TheWorld'sMostAwesomeCriti chapter 3 . 7/29/2012
Oh my... Where do I start? Look honey, I'm going to make this blunt. You. Can. Not. Write. Like at all. Not even if you're life depended on it. Even the premise sucks. First off, no one cares about Bridgette and Geoff. They're stupid. Write about Courtney and Duncan or something. Or even better, don't write at all! And they have a plan to get all imitated first? That's stupid, and it makes no sense. You claim that you try hard to stick with the canon, and yet your plot is completely unrealistic. It's obvious that you're just a stupid fangirl trying to change the entire story. You call yourself a nerd? Your grammar sucks! I can barely read what you've written! Change your name to DumbBlonde, ok? Aw, you try to keep the two in character? Well stop, because it isn't working. Geoff and Bridgette are nothing like they should be. And the dialogue is all wrong! There is no way you watch the episodes as you write this because the characters don't say what they do on the show. Not even close. This is romance? Chapter three had nothing to do with romance! And stop trying to add dramatic tension, all anybody cares about is them making out, which you neglect to describe with detail. Wait, no. Scratch that. You don't write anything in detail! I can not believe I wasted my time reading this. Maybe because it's so hilariously awful I can get a quick laugh out of it. I'd love to give you the constructive critism you beg for, but I won't. I will give you advice Stop writing this peice of crap! There are about three people reading this abomination of a story, so they won't really be missing out. Don't get your confidence up to high hon, all the praise you're getting? People just feel sorry for you. And as a final critique?
Did I mention you suck? Because you do. A lot.

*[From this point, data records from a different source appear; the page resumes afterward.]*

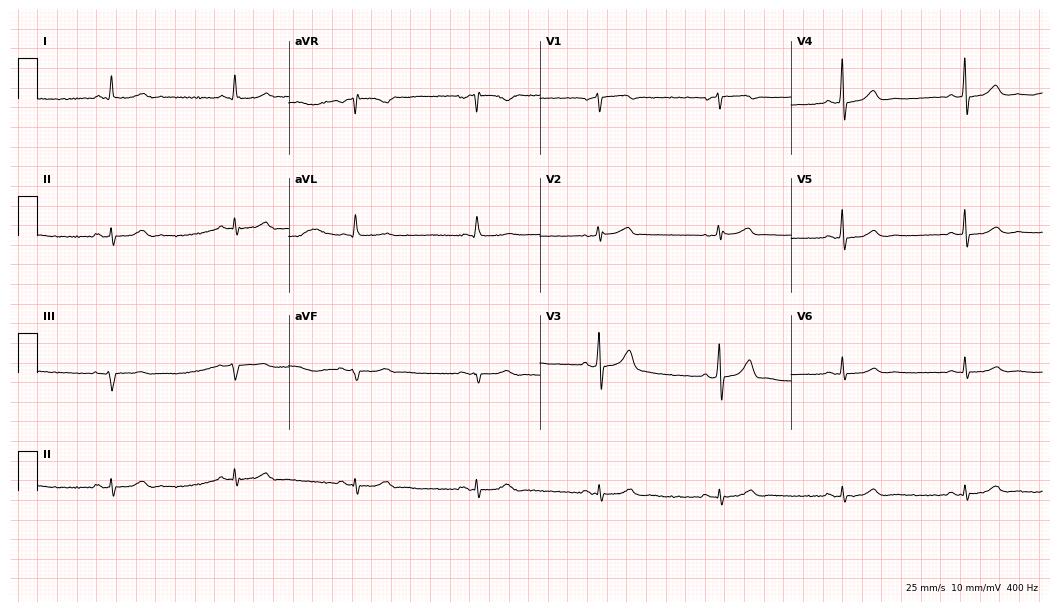
Electrocardiogram, a male patient, 66 years old. Interpretation includes sinus bradycardia (a sinus rate of 50 beats per minute or less).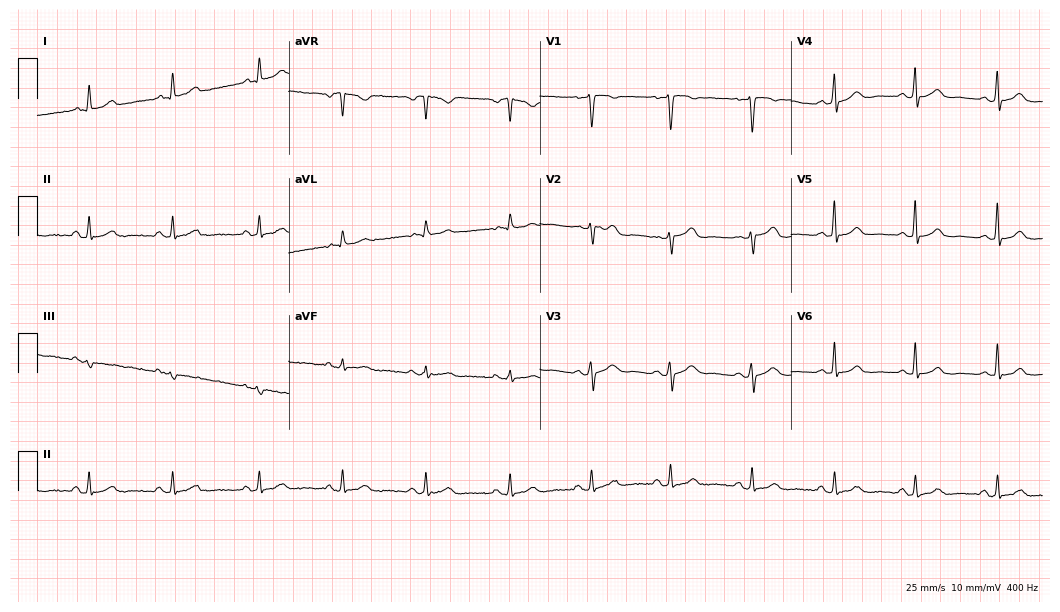
Electrocardiogram, a female, 43 years old. Overall reading on record: normal ECG.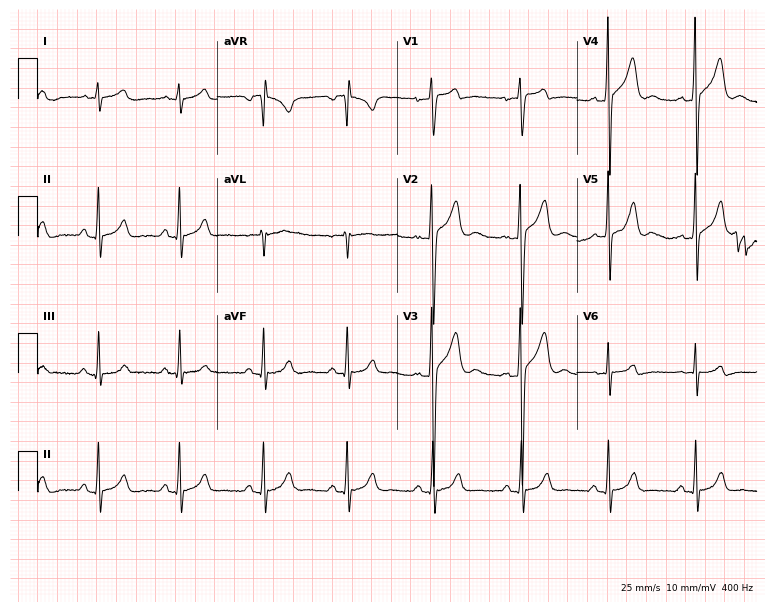
Resting 12-lead electrocardiogram. Patient: a 22-year-old male. Read as a normal ECG.

Guest chapter 3 . 7/27/2012
Yeah, you still suck
Spliced-up-Angel chapter 3 . 7/27/2012
Bridgette's totally in character. It's great! :) This chapter was pretty awesome. The comentary from Bridgette was nice. There are some grammar mistakes, but it's hard not to have some. Great job. I can't wait for the next chapter. :D
malzi21 chapter 3 . 7/26/2012
Constructive criticism? Hmm... I got nothing. I love this story. Everyone is completely in character, I'm still in love with the concept... Great work thus far, and keep churning out those updates!
Guest chapter 1 . 7/24/2012
Wow, you suck
Spliced-up-Angel chapter 2 . 7/25/2012
Nice chapter. :) I like the unsure feeling Bridgette had when she said she loved Geoff. Is she falling out of love with him or is it just for the cameras? I can't wait fir the update. :)
Guest chapter 1 . 7/24/2012
Wow u suk
malzi21 chapter 2 . 7/23/2012
Awesome concept. I knew Bridgette couldn't just suddenly transform into a ditzy, love struck, teenage stereotype all of a sudden. Placing a motive behind it... Awesome. And of course, throwing in actual emotional turmoil, dramatic. This story is seriously one of my faves thus far. Update soon!
play for keeps chapter 2 . 7/23/2012
Oooh, I'm loving this so far! Bridgette's insecurities about their plan and relationship are really coming out! I feel bad that Bridgette might not feel the same way about Geoff anymore :'( Can't wait to read more tho!
ScarletAvenger chapter 1 . 7/23/2012
Awesome! Can't wait to see what happens next!